Postgresql: Select Only Taxa Which Are Children Of A Given Taxon Using Parent Taxon Id
3
0
Entering edit mode
12.6 years ago
Tgh ▴ 10

Hi everyone,

I am stuck with the following problem: From a 'BLAST result' table in a database I want to select only those entries which fulfill some specific requirements (e.g. contain a keyword) and are from species that are 'children' of a given taxon 'XY' with the id 123.
E.g., I want all entries which belong to species which themselves belong to the superkingdom Bacteria. The query that takes into account the specific keyword, etc. works fine.
However, I find it very hard to get a good idea how to write the query so that it only takes the 'children' of a taxon.
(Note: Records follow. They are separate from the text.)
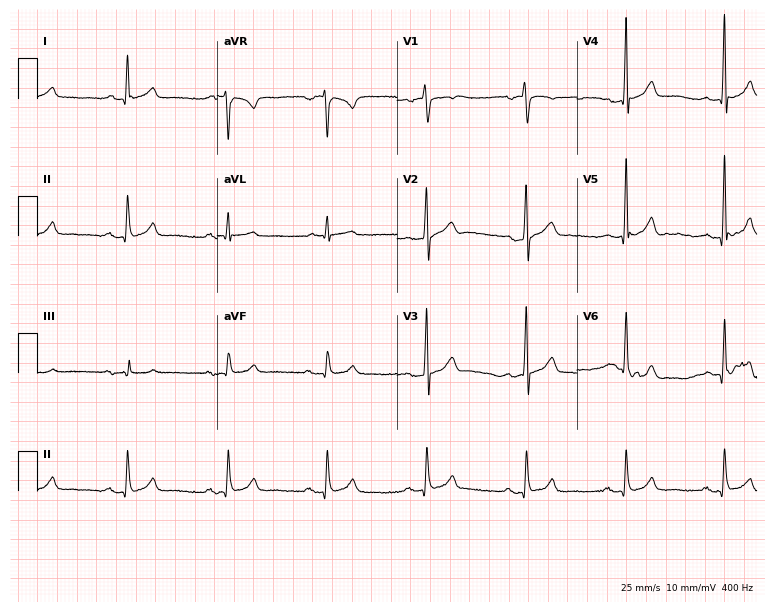
Resting 12-lead electrocardiogram (7.3-second recording at 400 Hz). Patient: a 61-year-old male. None of these six findings is recorded: first-degree AV block, right bundle branch block (RBBB), left bundle branch block (LBBB), sinus bradycardia, atrial fibrillation (AF), sinus tachycardia. Only these six findings were labelled.
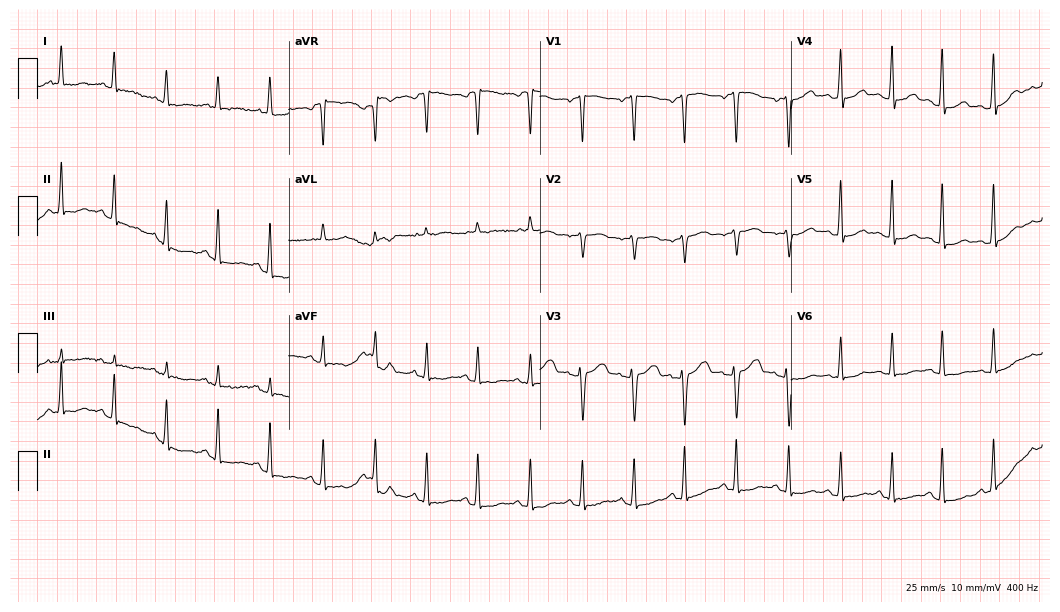
12-lead ECG (10.2-second recording at 400 Hz) from a 30-year-old female patient. Findings include sinus tachycardia (a sinus rate of 100 beats per minute or more).
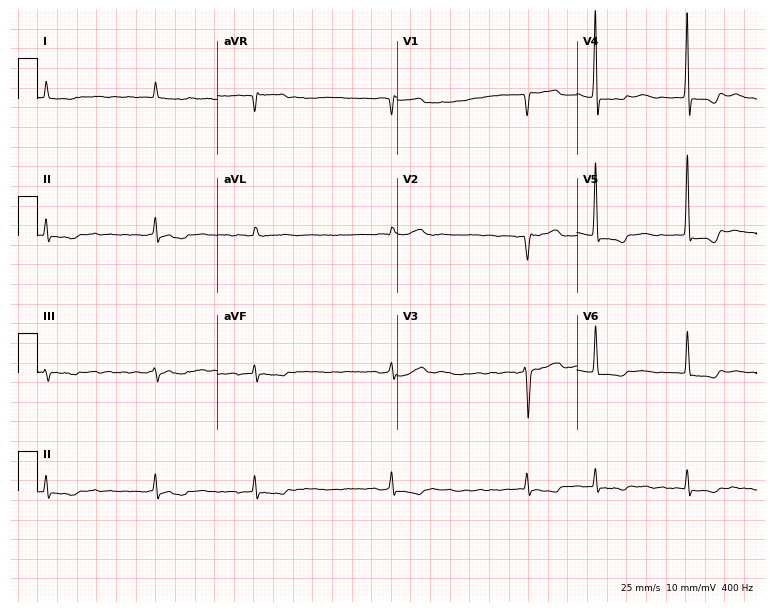
12-lead ECG from a male, 85 years old (7.3-second recording at 400 Hz). Shows atrial fibrillation.
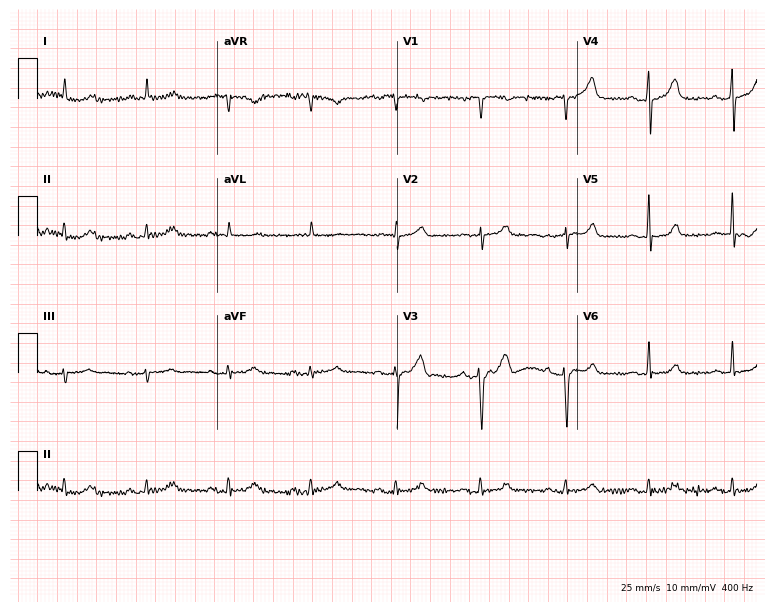
12-lead ECG from a male patient, 75 years old (7.3-second recording at 400 Hz). No first-degree AV block, right bundle branch block (RBBB), left bundle branch block (LBBB), sinus bradycardia, atrial fibrillation (AF) or sinus tachycardia recorded for this tracing. Findings outside these six are not listed.
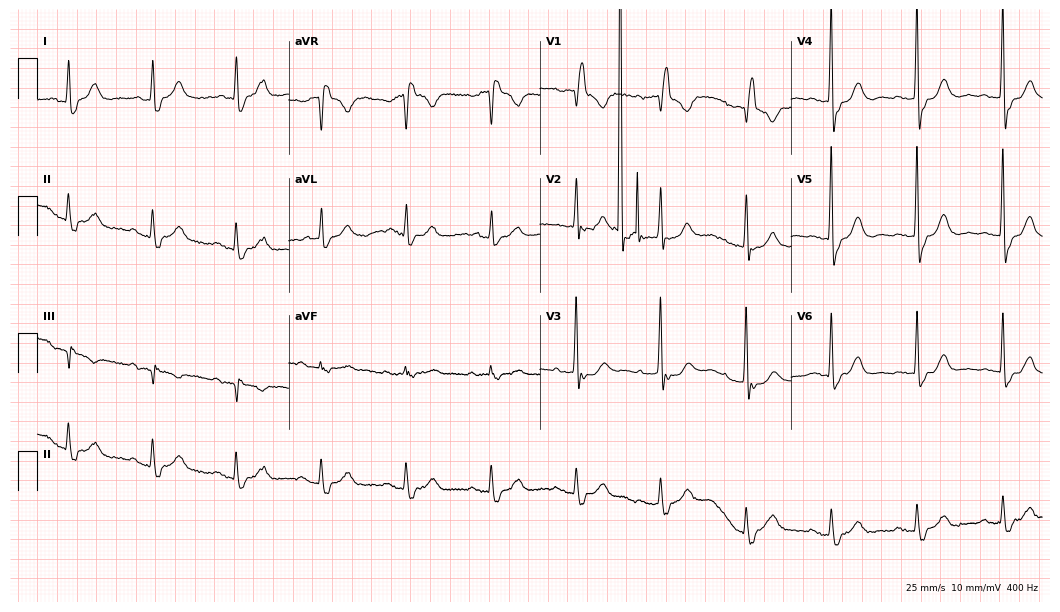
12-lead ECG from a female patient, 77 years old (10.2-second recording at 400 Hz). No first-degree AV block, right bundle branch block (RBBB), left bundle branch block (LBBB), sinus bradycardia, atrial fibrillation (AF) or sinus tachycardia recorded for this tracing.
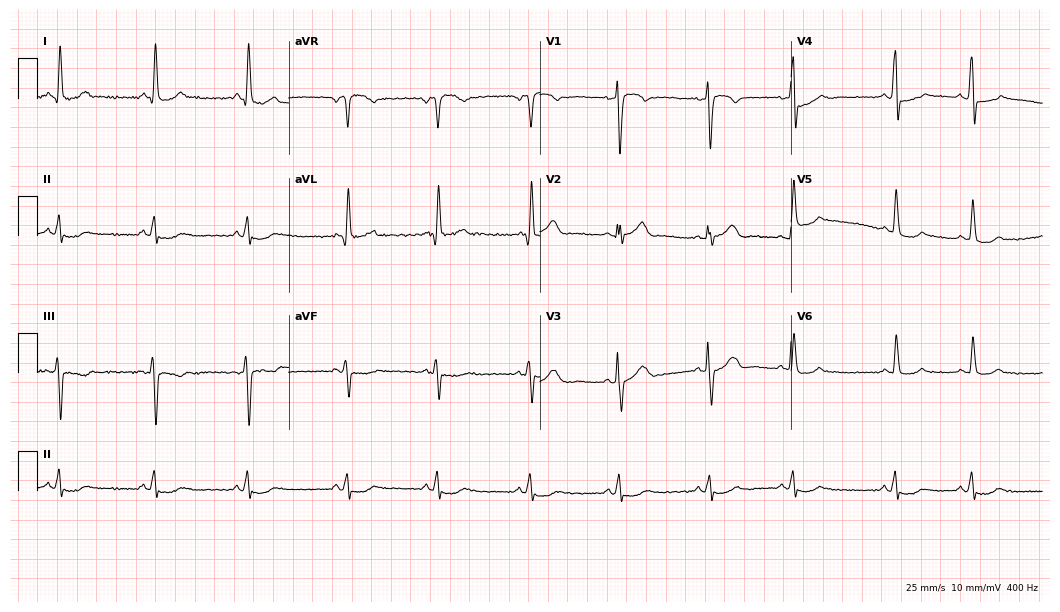
12-lead ECG (10.2-second recording at 400 Hz) from a 51-year-old male. Screened for six findings — first-degree AV block, right bundle branch block, left bundle branch block, sinus bradycardia, atrial fibrillation, sinus tachycardia — none is recorded.
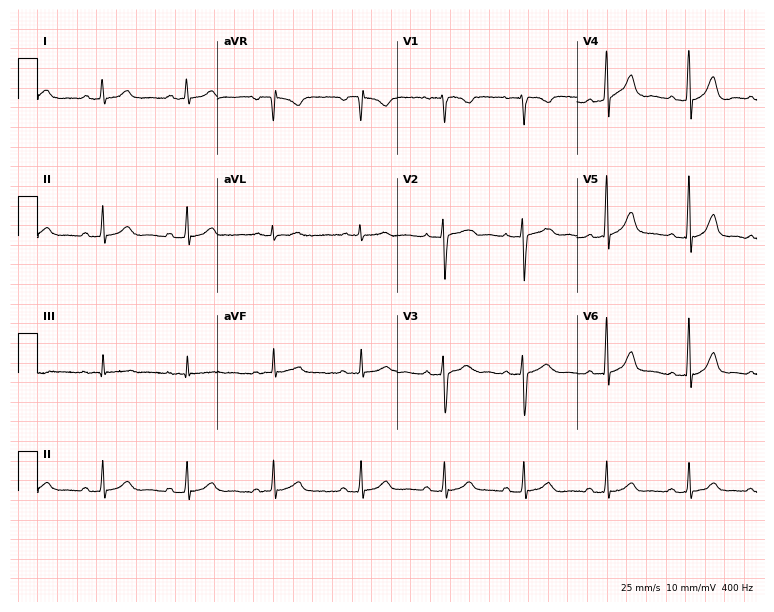
Standard 12-lead ECG recorded from a female patient, 26 years old (7.3-second recording at 400 Hz). Read as a normal ECG.
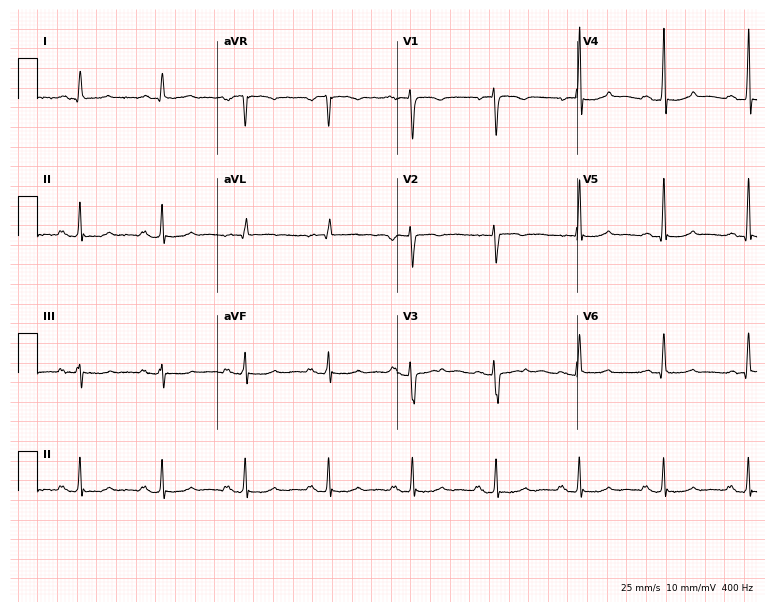
ECG (7.3-second recording at 400 Hz) — a female patient, 49 years old. Labelled as a normal ECG.

The table 'taxonomy' was created from the NCBI taxonomy names.dmp and nodes.dmp files. The taxon_id is the NCBI taxonomy ID, while the other IDs are from the database only. It looks like this:

   id    | taxon_id | parent_taxon_id | taxon_name |     rank     
---------+----------+-----------------+------------+--------------
 3963792 |        2 |          131567 | Bacteria   | superkingdom

The 'BLAST result' table contains the foreign key 'taxonomy_id' of the taxonomy table. It looks like this (I removed some columns with more information on the actual BLAST hit):

   id   | score | tax_id |     blast_spec     | taxonomy_id
--------+-------+--------+--------------------+-------------
 850859 |   722 |   9483 | Callithrix jacchus |     3981316
 850860 |   726 |  10141 | Cavia porcellus    |     3982450

My idea would be, to make a FOR loop and iterate over all results that I get and check, whether the 'taxonomy_id' in there has a parent_taxon_id that has the 123 as its parent_taxon_id.

However, I have absolutely no clue how to design such a loop in SQL and how to make sure it does not run forever. I have not yet understood the concept of joins, but these probably would also help in this particular problem?

This is probably a problem that a person with more experience in SQL than me can easily handle..?

I am very thankful for all your advice!

ncbi taxonomy • 5.5k views
ADD COMMENT
0
Entering edit mode

Can you add the table 'BLAST result', and what the foreign keys are?

ADD REPLY
0
Entering edit mode

For 'BLAST result' it says: Foreign-key constraints: "BLASTresult_taxonomy_id_fkey" FOREIGN KEY (taxonomy_id) REFERENCES taxonomy(id)

ADD REPLY
0
Entering edit mode

Why does the blast result table have both a tax_id and a taxonomy_id column?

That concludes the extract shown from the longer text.